For a module-focused workflow, this is usually enough:



```bash

bear -- make -j"$(nproc)" M=fs/ext4 modules

```



If you want the whole project, capture a full build instead:



```bash

bear -- make -j"$(nproc)"

```



The important part is that `compile_commands.json` ends up in the directory you pass to `--compile-commands-dir`.

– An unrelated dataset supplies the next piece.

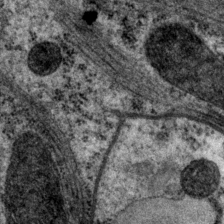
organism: P. pacificus
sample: Pharynx

If `--input` is a relative path such as `fs/ext4`, LisCa resolves it against `--compile-commands-dir`.



### 4. Build LisCa



Return to the LisCa project and build it once the LLVM and Clang CMake paths are known:



```bash

cmake -S . -B build -DLLVM_DIR=/path/to/llvm/lib/cmake/llvm -DClang_DIR=/path/to/clang/lib/cmake/clang

cmake --build build

```



### 5. Run LisCa on the kernel tree



For a function in `fs/ext4`, point LisCa at the kernel source tree or the specific subtree:



```bash

./build/lisca \

 --compile-commands-dir /path/to/linux \

 --input /path/to/linux/fs/ext4 \

 --function ext4_file_read_iter

```



If your build database was generated from the whole tree, you can also search the full kernel source:



```bash

./build/lisca \

 --compile-commands-dir /path/to/linux \

 --input /path/to/linux \

 --function schedule

```



E.g,



```bash

$ ./build/lisca --compile-commands-dir linux-master/ --input fs/ext4/ --function ext4_has_free_clusters

# Found 1 match(es) for 'ext4_has_free_clusters':

# fs/ext4/balloc.c:620-666

#   File: fs/ext4/balloc.c

#   LOC: 47 lines

#   Function: ext4_has_free_clusters

#   Signature: static int ext4_has_free_clusters(struct ext4_sb_info *sbi,

```



Or, if you do know the exact file of a function,



```bash

$ ./build/lisca --compile-commands-dir linux-master/ --input fs/ext4/balloc.c --function ext4_has_free_clusters

# Processing /home/ubuntu/lisca/linux-master/fs/ext4/balloc.c

# Found 1 match(es) for 'ext4_has_free_clusters':

# fs/ext4/balloc.c:620-666

#   File: fs/ext4/balloc.c

#   LOC: 47 lines

#   Function: ext4_has_free_clusters

#   Signature: static int ext4_has_free_clusters(struct ext4_sb_info *sbi,

```



### 6. Pick functions to test



Good first targets are small, well-known functions such as `ext4_file_read_iter`, `ext4_file_write_iter`, `vfs_read`, or `schedule`. If you get no matches, check that the function is actually compiled in the build database you captured.



If you use `intercept-build` or another compilation-capture tool instead of `bear`, make sure the generated `compile_commands.json` matches the same kernel tree you pass to `--input`.